The Interview USA
Stockton University
Vice President for Student Affairs

Christopher Catching

Education is not just about acquiring knowledge, but also about shaping a culture of success. This is at the heart of the work done by Christopher Catching, Vice President for Student Affairs at Stockton University, who has used his experience as a first-generation college student to help the next generation of students to prosper. 

Christopher sat down with Kitty Hadaway, Co-host of The Interview, to discuss the importance of cultural competence in creating an inclusive environment, navigating the issue of free speech, and ensuring student safety on campus. 

Christopher's Journey

Kitty: Let’s start with an introduction to your current role and institution.
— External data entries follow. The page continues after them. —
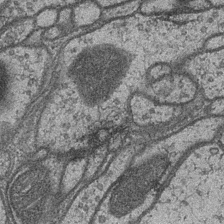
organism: Drosophila
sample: Optic medulla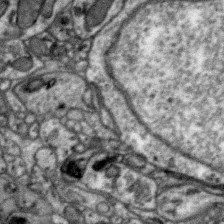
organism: Zebra finch
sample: Brain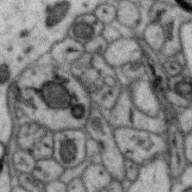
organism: Zebra finch
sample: Brain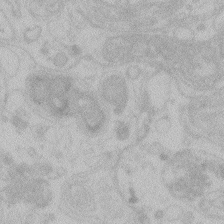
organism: Zebrafish
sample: Macrophage infected with Toxoplasma gondii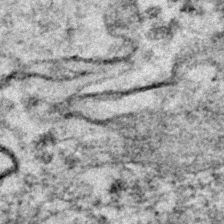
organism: Zebrafish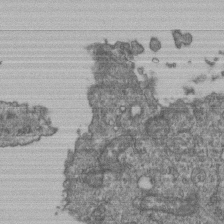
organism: Human
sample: Retinal organoid Rod and Cone cells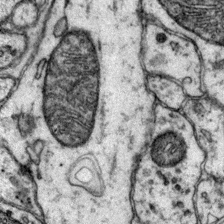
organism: Mouse
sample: Primary visual cortex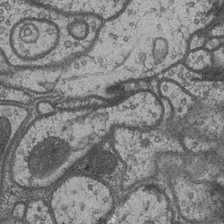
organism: Drosophila
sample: Optic medulla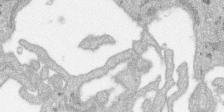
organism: Human
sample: Lung epithelial cells infected with SARS-CoV-2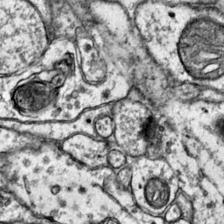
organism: Mouse
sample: Primary visual cortex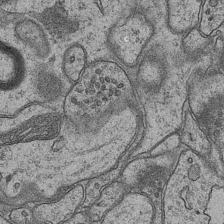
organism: Mouse
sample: CA1 Hippocampus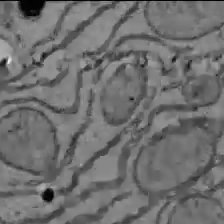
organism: C57BL Mouse
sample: Liver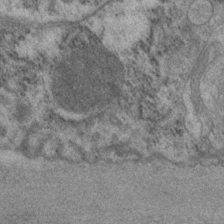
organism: P. pacificus
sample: Pharynx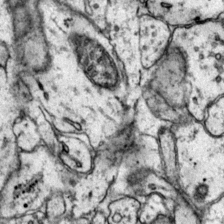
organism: Mouse
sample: Primary visual cortex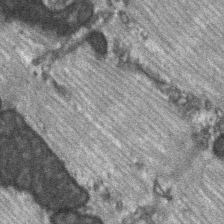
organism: C57BL Mouse
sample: Soleus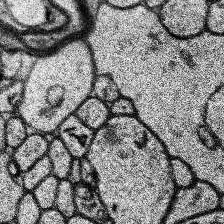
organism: Human
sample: Temporal Lobe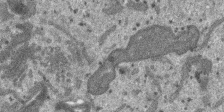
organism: Human
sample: Lung epithelial cells infected with SARS-CoV-2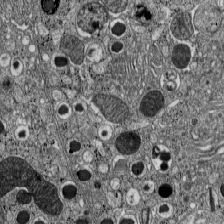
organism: C57BL Mouse
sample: Pancreatic islet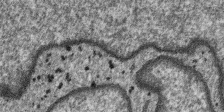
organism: Human
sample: Lung epithelial cells infected with SARS-CoV-2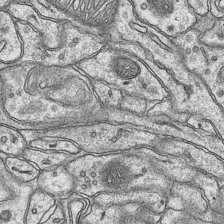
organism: Mouse
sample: CA1 Hippocampus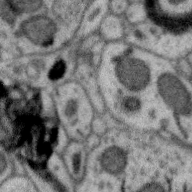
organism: Zebra finch
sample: Brain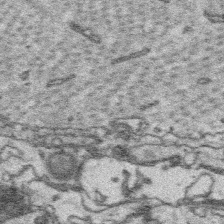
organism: Platynereis dumerilii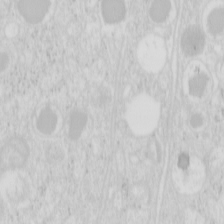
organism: Mouse
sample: Pancreas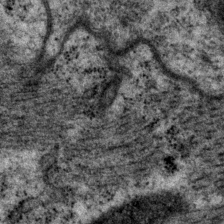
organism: P. pacificus
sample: Pharynx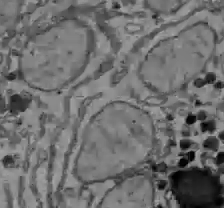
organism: C57BL Mouse
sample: Liver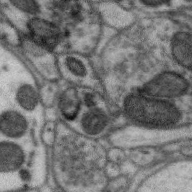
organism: Zebra finch
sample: Brain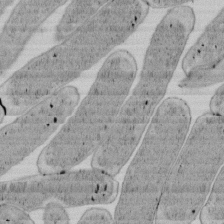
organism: E. coli
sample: Bacterial nucleoid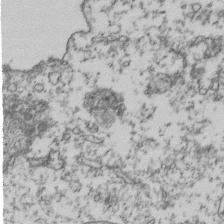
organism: Human
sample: Activated Jurkat CD4+ T cells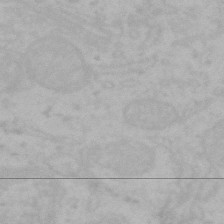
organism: Mouse
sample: Choroid plexus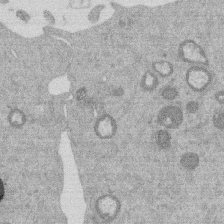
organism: Mouse
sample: Dividing mouse embryo 1 cell stage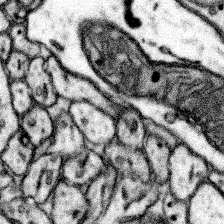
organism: Mouse
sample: Somatosensory cortex neuropil

I’m the Vice President for Student Affairs at Stockton University in New Jersey. We’re about one hour southeast of Philadelphia and two hours away from New York. 

Kitty: So what brought you to student affairs?

My experience as a first-generation college student. I got access to Higher Education through the Educational Opportunity Fund (EOF) program at Montclair State University. For the last 50 years, the EOF has been helping first-generation and working-class students to access college and university. Two questions have followed me throughout my career. Firstly, why aren’t there more students from backgrounds like mine? And second, why aren’t those students staying in college and finishing their degrees? It made me interested in helping students on a foundational level. At first, I didn’t aspire to get involved in student affairs, but during my journey, I worked with many inspirational people, some of whom looked like me. They showed me it was possible — it just shows how important representation really is.  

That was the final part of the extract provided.